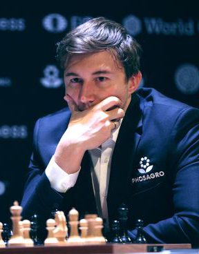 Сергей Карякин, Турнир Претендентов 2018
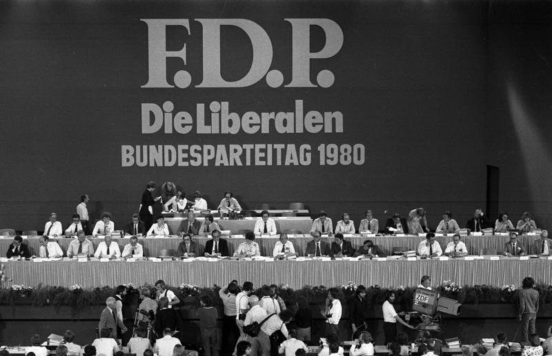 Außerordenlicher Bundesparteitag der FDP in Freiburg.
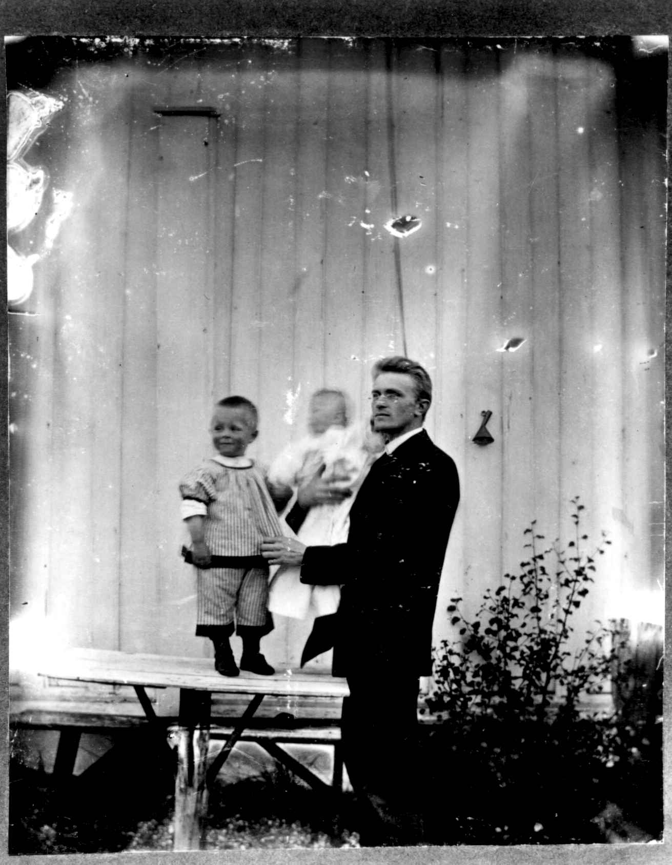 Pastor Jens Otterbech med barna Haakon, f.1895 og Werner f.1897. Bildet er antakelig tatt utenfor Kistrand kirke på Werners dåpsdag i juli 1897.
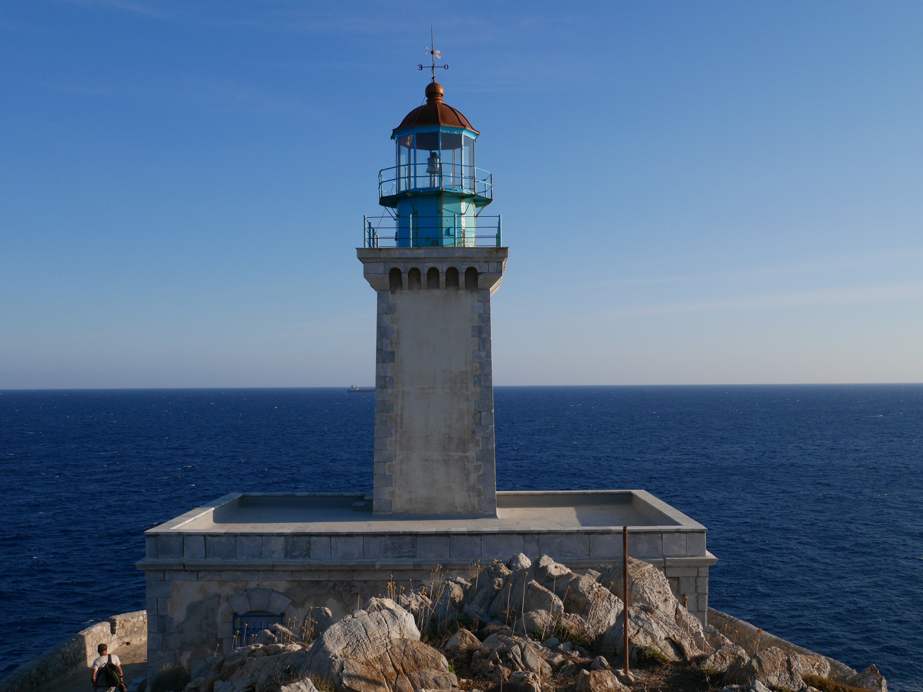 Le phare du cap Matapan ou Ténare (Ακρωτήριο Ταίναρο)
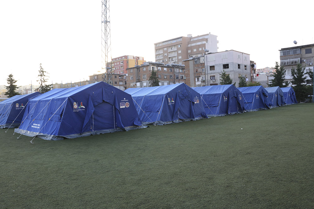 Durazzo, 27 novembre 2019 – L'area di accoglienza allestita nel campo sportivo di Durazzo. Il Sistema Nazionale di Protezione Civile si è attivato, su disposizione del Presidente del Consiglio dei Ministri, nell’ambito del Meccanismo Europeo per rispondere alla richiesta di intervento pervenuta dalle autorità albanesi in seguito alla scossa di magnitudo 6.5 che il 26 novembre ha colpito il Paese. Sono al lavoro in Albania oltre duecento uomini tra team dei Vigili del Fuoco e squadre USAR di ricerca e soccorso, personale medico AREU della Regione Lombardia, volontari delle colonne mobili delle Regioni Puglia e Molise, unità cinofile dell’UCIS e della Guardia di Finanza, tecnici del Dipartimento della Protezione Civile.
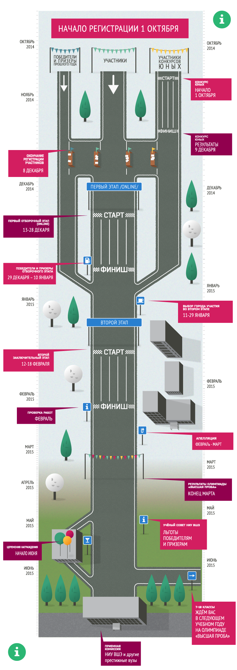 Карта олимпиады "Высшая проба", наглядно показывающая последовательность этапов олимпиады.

-----

What needs to be done. With the pictures removed, repeat the listing above exactly as it stands.

Answer for this exercise.
 Сергей Карякин, Турнир Претендентов 2018
 Außerordenlicher Bundesparteitag der FDP in Freiburg.
 Pastor Jens Otterbech med barna Haakon, f.1895 og Werner f.1897. Bildet er antakelig tatt utenfor Kistrand kirke på Werners dåpsdag i juli 1897.
 Le phare du cap Matapan ou Ténare (Ακρωτήριο Ταίναρο)
 Durazzo, 27 novembre 2019 – L'area di accoglienza allestita nel campo sportivo di Durazzo. Il Sistema Nazionale di Protezione Civile si è attivato, su disposizione del Presidente del Consiglio dei Ministri, nell’ambito del Meccanismo Europeo per rispondere alla richiesta di intervento pervenuta dalle autorità albanesi in seguito alla scossa di magnitudo 6.5 che il 26 novembre ha colpito il Paese. Sono al lavoro in Albania oltre duecento uomini tra team dei Vigili del Fuoco e squadre USAR di ricerca e soccorso, personale medico AREU della Regione Lombardia, volontari delle colonne mobili delle Regioni Puglia e Molise, unità cinofile dell’UCIS e della Guardia di Finanza, tecnici del Dipartimento della Protezione Civile.
 Карта олимпиады "Высшая проба", наглядно показывающая последовательность этапов олимпиады.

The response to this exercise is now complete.